In December 2020, the first vaccines based on a type of genetic material known as mRNA rolled out to fight COVID-19. That was less than 12 months after the lethal disease came to the world’s notice. Within a year, those new shots appeared to have saved nearly 20 million lives. Now, two biochemists who laid the groundwork for mRNA vaccines have been awarded the 2023 Nobel Prize in medicine or physiology.

They’re Katalin Karikó and Drew Weissman. Both have spent many years working in Philadelphia at the University of Pennsylvania, or Penn. Now Karikó is at the University of Szeged in Hungary (her native country) as well as at Penn. On Oct. 2, the pair learned they are sharing a Nobel for modifying mRNA in a way that makes it useful in medicine.

Figure 1. RNA work that led to COVID-19 vaccines wins 2023 Nobel in medicine

RNA work that led to COVID-19 vaccines wins 2023 Nobel in medicine is shown in Figure 1. Ultimately, their work could lead to other vaccines and to treatments for other infectious diseases and cancer.

It’s no exaggeration to say the COVID-19 pandemic “was a traumatic event,” said Qiang Pan-Hammarström. She’s a member of the Nobel Assembly at the Karolinska Institute. It’s in Stockholm, Sweden. Her group awards the prize for medicine or physiology. The basic discovery by these two scientists “has made a huge impact on our society,” she says. Pan-Hammarström shared her comments after an Oct. 2 news briefing that named the winners.

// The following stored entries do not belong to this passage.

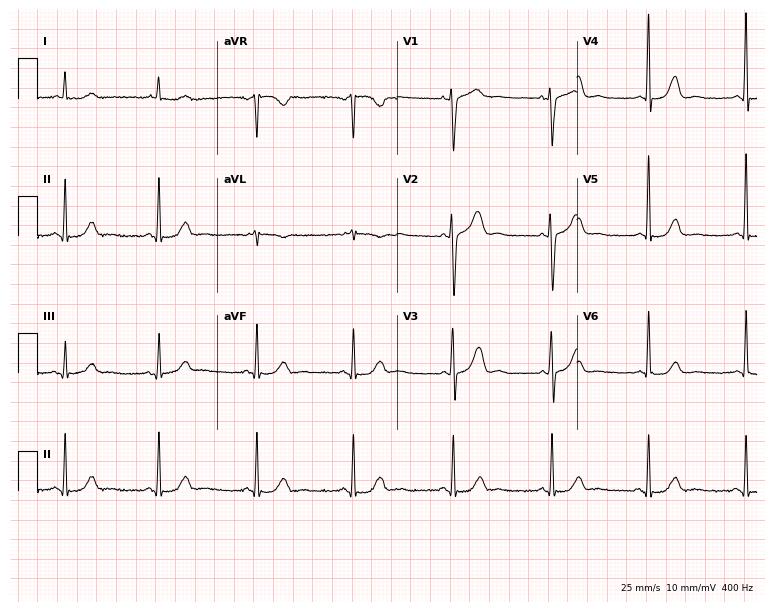
12-lead ECG from a 63-year-old female. Labelled as a normal ECG.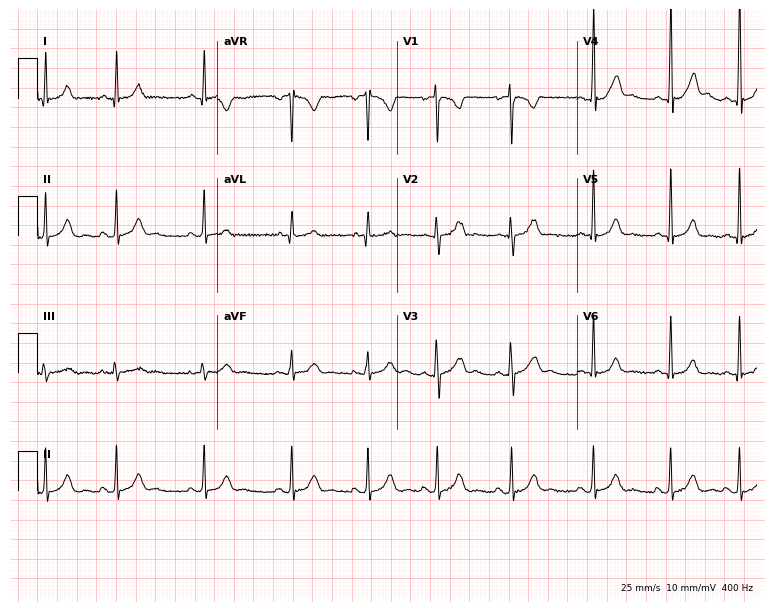
Electrocardiogram, a female patient, 18 years old. Overall reading on record: normal ECG.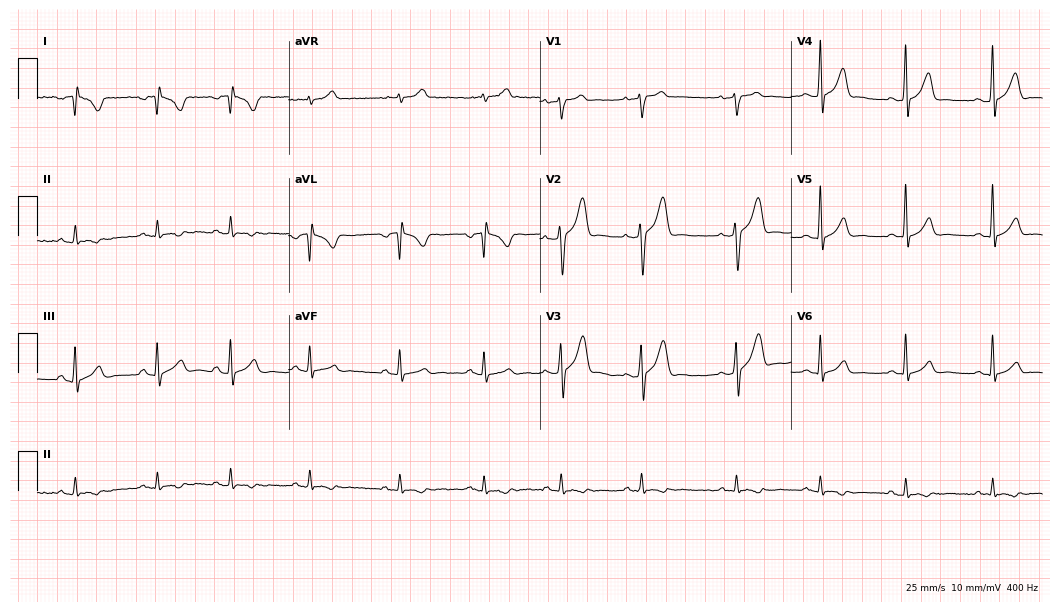
12-lead ECG from a 23-year-old male. No first-degree AV block, right bundle branch block, left bundle branch block, sinus bradycardia, atrial fibrillation or sinus tachycardia recorded for this tracing. Other findings, if any, are not listed.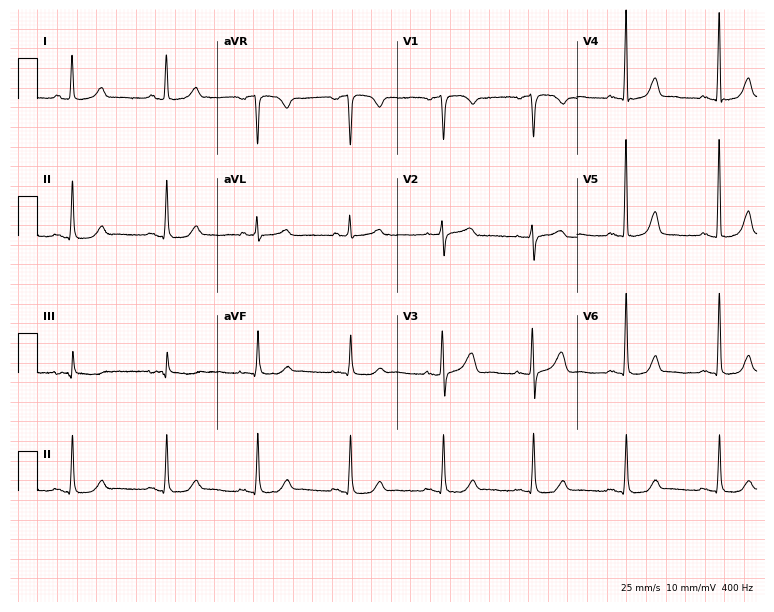
Resting 12-lead electrocardiogram. Patient: a female, 72 years old. Read as a normal ECG.

As of March 2023, more than 13 billion jabs had delivered COVID-19 vaccines into the arms of people around the globe. In the United States, mRNA shots accounted for the vast majority of COVID vaccinations. There, the vaccines are believed to have prevented some 1.1 million COVID-related deaths and 10.3 million hospitalizations.

A different type of vaccine

RNA is DNA’s lesser-known chemical cousin.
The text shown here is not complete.